_THE TASK_
Copy down the listing below exactly. Do not include pictures.

_STORED DATA_
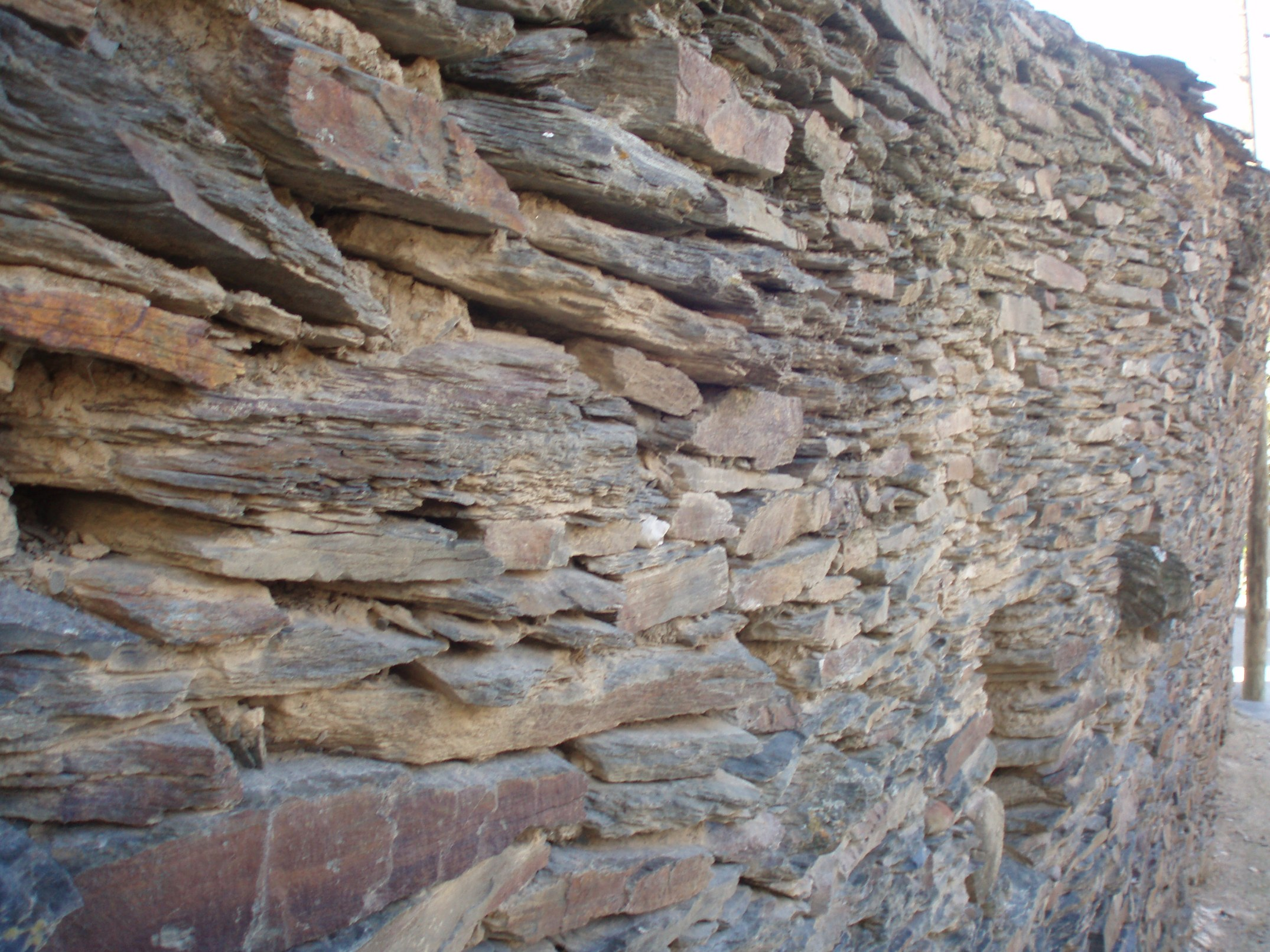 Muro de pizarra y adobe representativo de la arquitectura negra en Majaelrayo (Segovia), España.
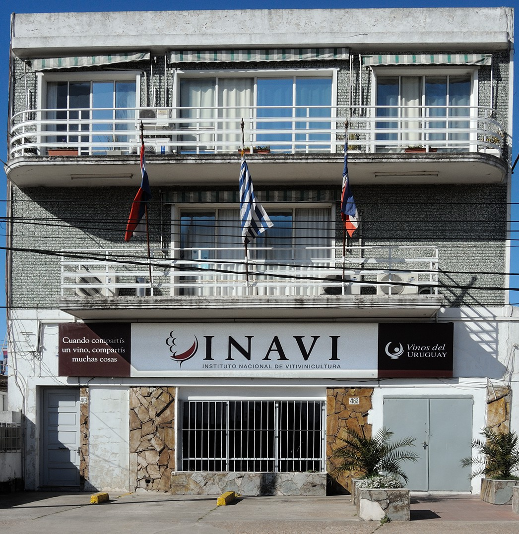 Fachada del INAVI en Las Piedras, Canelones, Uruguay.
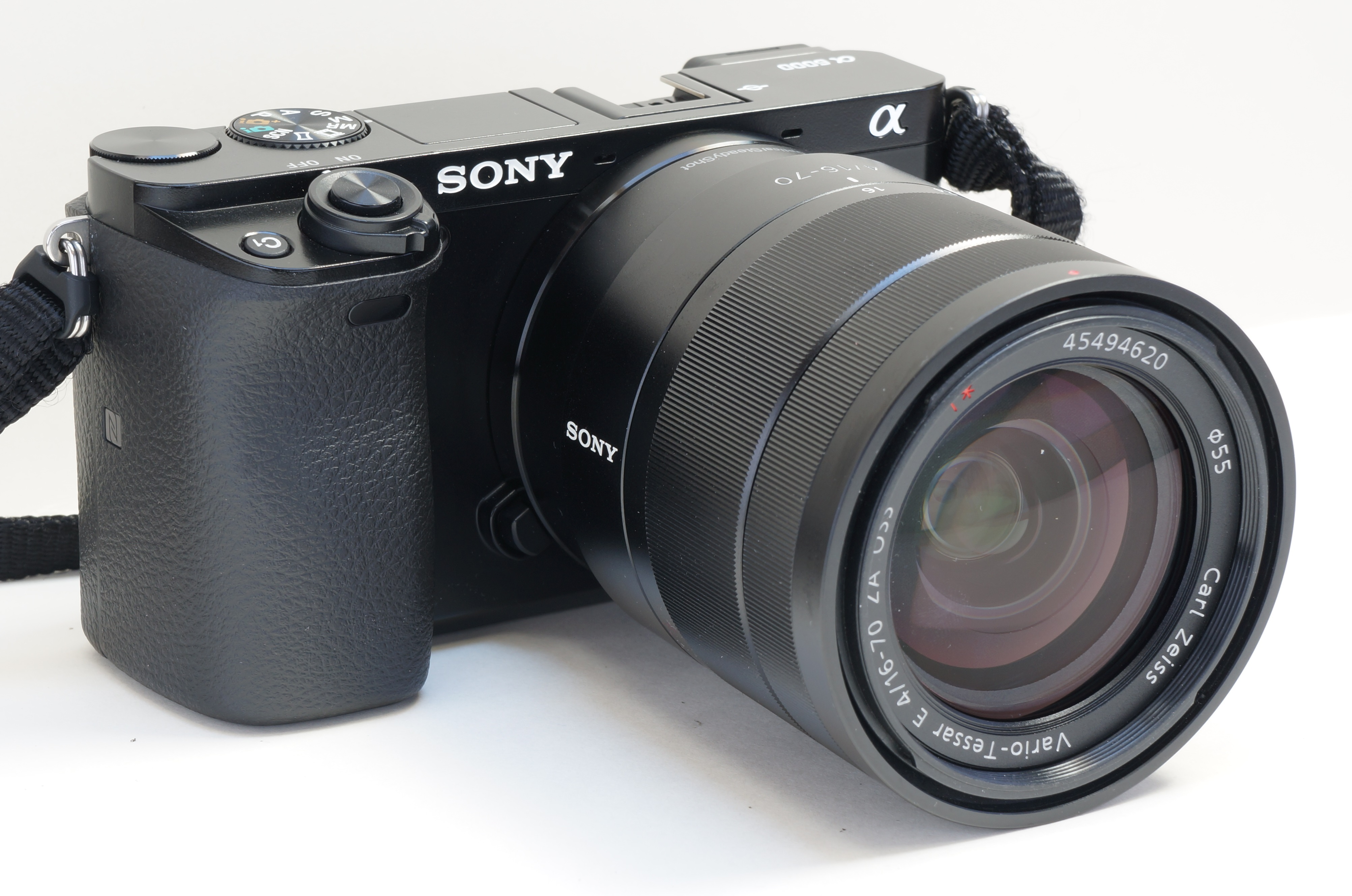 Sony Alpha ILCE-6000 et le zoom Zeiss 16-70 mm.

_COMPLETED TASK_
 Muro de pizarra y adobe representativo de la arquitectura negra en Majaelrayo (Segovia), España.
 Fachada del INAVI en Las Piedras, Canelones, Uruguay.
 Sony Alpha ILCE-6000 et le zoom Zeiss 16-70 mm.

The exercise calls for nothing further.